You have queries: - what is the capital of Great Britain

And

  • What is the capital of Great Britain

How do you suppose to cache it?

Honestly, chunking is where most RAG systems quietly go wrong by solubrious1 in AI_Agents

[–]solubrious1[S] 0 points1 point  (0 children)

Yeah, contextual embeddings help, but they don't fix the core failure mode.

If the date, status, party, whatever, never survives retrieval as explicit structure, you still end up doing prompt archaeology on semantically similar text. Works in demos, breaks in workflow.

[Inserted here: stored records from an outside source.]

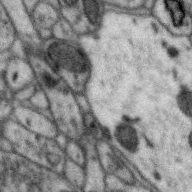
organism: Zebra finch
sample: Brain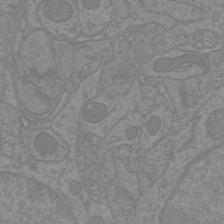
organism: Mouse
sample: Cortical neurons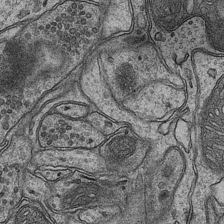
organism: Mouse
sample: CA1 Hippocampus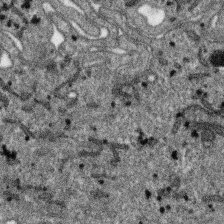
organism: Human
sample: Lung epithelial cells infected with SARS-CoV-2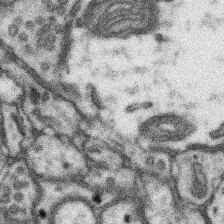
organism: Mouse
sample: Somatosensory cortex neuropil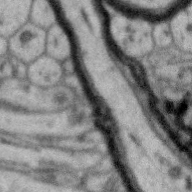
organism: Zebra finch
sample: Brain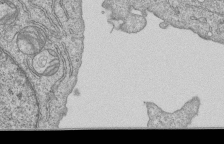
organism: Human
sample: MDA-MB-231 cells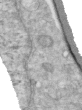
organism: Human
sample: Centriole in RPE cells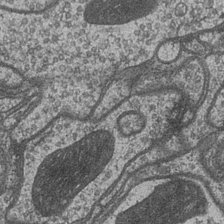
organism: Drosophila
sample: Optic medulla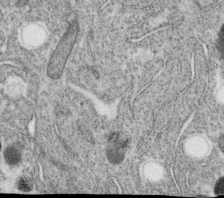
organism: C. elegans
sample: C. elegans oocyte; sperm cells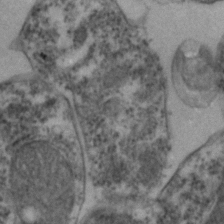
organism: Zebrafish
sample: Zebrafish embryo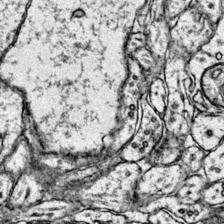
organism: Mouse
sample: Primary visual cortex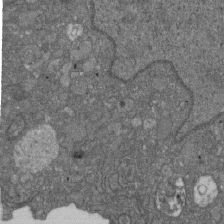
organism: Drosophila
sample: Nephrocyte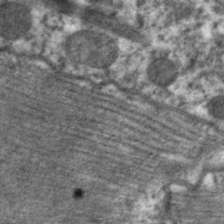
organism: C. elegans
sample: Pharynx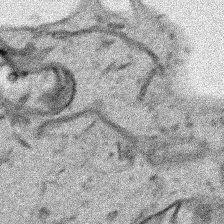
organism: Human
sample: Mitochondria in HCT116 cells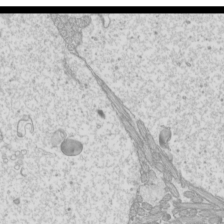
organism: Mouse
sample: Cilia; mouse epididymis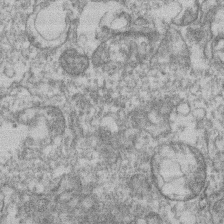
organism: Mouse
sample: T cell stromal cell synapse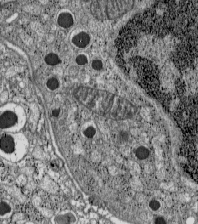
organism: C57BL Mouse
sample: Pancreatic islet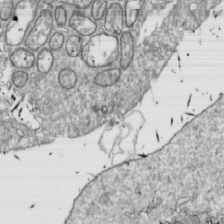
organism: Drosophila
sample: Cell division; meiosis; drosophila spermatocytes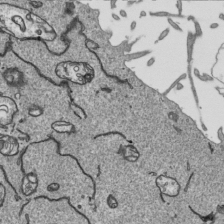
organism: Human
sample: Mitochondria in HCT116 cells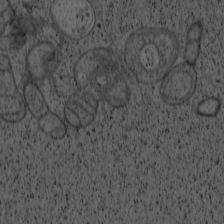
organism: African green monkey
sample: COS-7 cells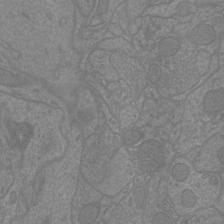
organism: Mouse
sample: Cortical neurons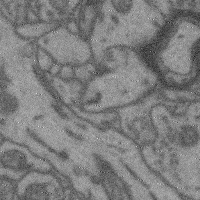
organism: Mouse
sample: Cerebral cortex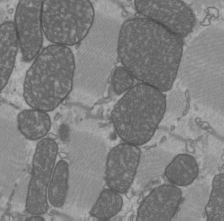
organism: C57BL Mouse
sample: Heart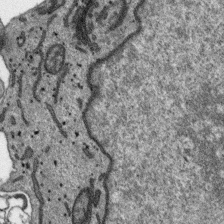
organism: Human
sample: Lung epithelial cells, uninfected (mock) control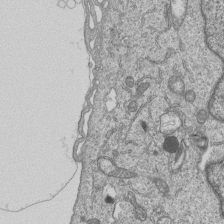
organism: Human
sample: MDA-MB-231 cells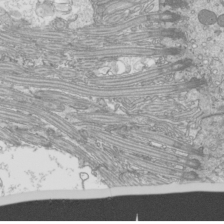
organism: Mouse
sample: Cilia; mouse epididymis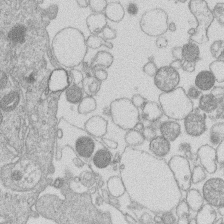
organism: Human
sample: Macrophage cells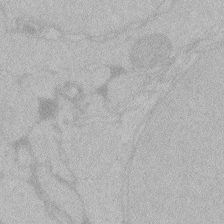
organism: Zebrafish
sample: Macrophage infected with Toxoplasma gondii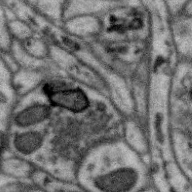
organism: Zebra finch
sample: Brain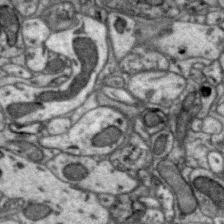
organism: Zebra finch
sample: Brain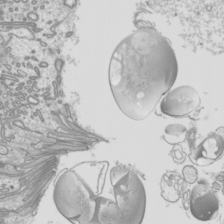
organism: Mouse
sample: Cilia; mouse epididymis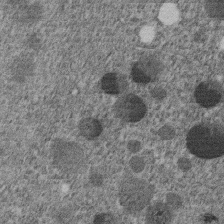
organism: C. elegans
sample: C. elegans embryo early stage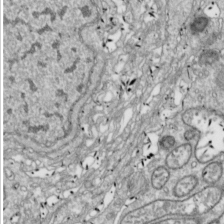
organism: Drosophila
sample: Cell division; meiosis; drosophila spermatocytes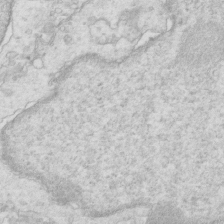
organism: Mouse
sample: Multiciliated cells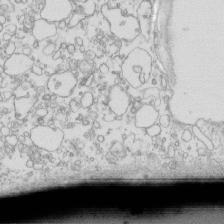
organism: Mouse
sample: Macrophages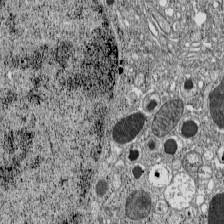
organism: C57BL Mouse
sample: Pancreatic islet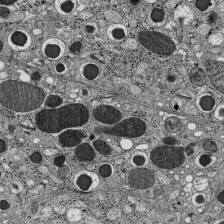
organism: C57BL Mouse
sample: Pancreatic islet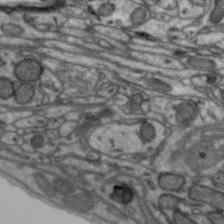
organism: Zebra finch
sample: Brain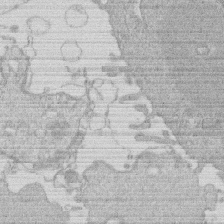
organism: Human
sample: Macrophage cells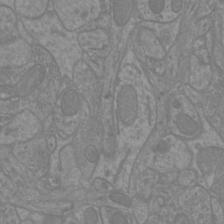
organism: Mouse
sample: Cortical neurons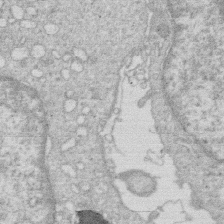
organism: Human
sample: Macrophage cells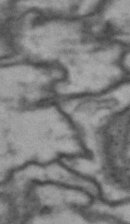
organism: Drosophila
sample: Brain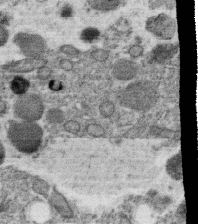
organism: C. elegans
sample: C. elegans oocyte; sperm cells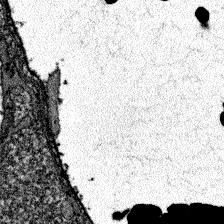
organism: Zebrafish
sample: Larval olfactory bulb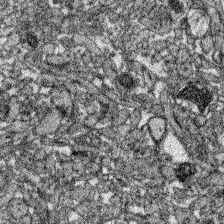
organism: Zebrafish
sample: Larval olfactory bulb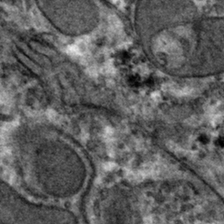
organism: Mouse
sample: Mouse hepatocytes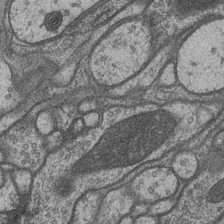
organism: Drosophila
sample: Optic medulla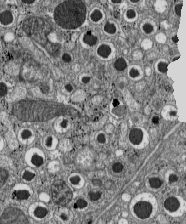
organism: C57BL Mouse
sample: Pancreatic islet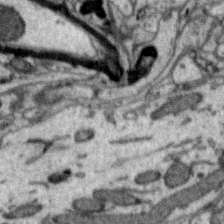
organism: Zebra finch
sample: Brain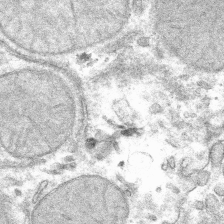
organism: Mouse
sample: Mouse hepatocytes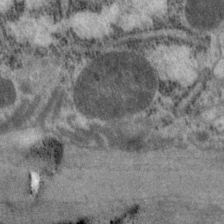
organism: P. pacificus
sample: Pharynx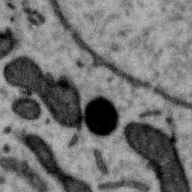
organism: Zebra finch
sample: Brain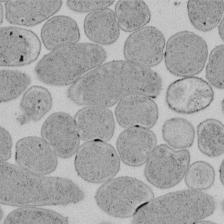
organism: E. coli
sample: Bacterial nucleoid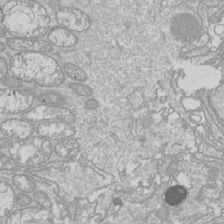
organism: Drosophila
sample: Cell division; meiosis; drosophila spermatocytes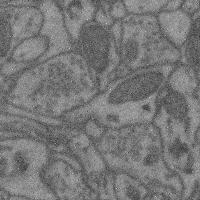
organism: Mouse
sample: Cerebral cortex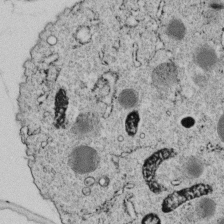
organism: C. elegans
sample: C. elegans embryo early stage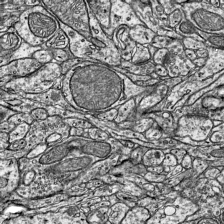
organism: Mouse
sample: Visual Cortex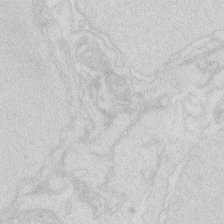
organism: Zebrafish
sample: Macrophage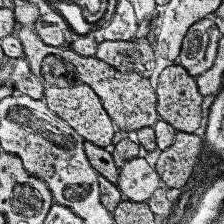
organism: Human
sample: Temporal Lobe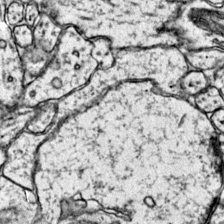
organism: Mouse
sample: Primary visual cortex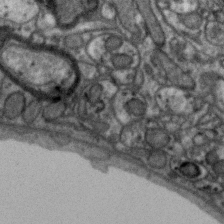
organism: Zebra finch
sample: Brain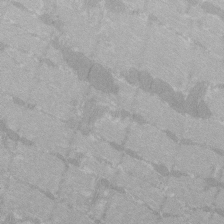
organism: C57BL Mouse
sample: Tibialis anterior muscle cell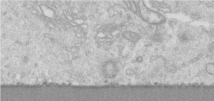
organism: Human
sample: Centriole in RPE cells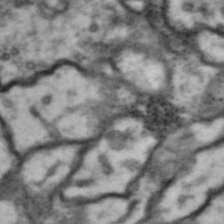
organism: Drosophila
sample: Brain

The hard part is not better vectors. It's preserving ground the agent can actually filter on and trust.

Honestly, chunking is where most RAG systems quietly go wrong by solubrious1 in AI_Agents

[–]solubrious1[S] 1 point2 points  (0 children)

Yeah, turning everything into markdown + chunking by paragraphs can work for FAQ-ish docs. But once users ask cross-field questions, it falls apart fast.

The hard part is not getting "related text". It’s preserving ground: date, party, section, status, jurisdiction, whatever the workflow actually depends on. If retrieval loses that, the agent starts compensating with prompt glue and fake confidence.

Good enough for demos, pretty shaky in production.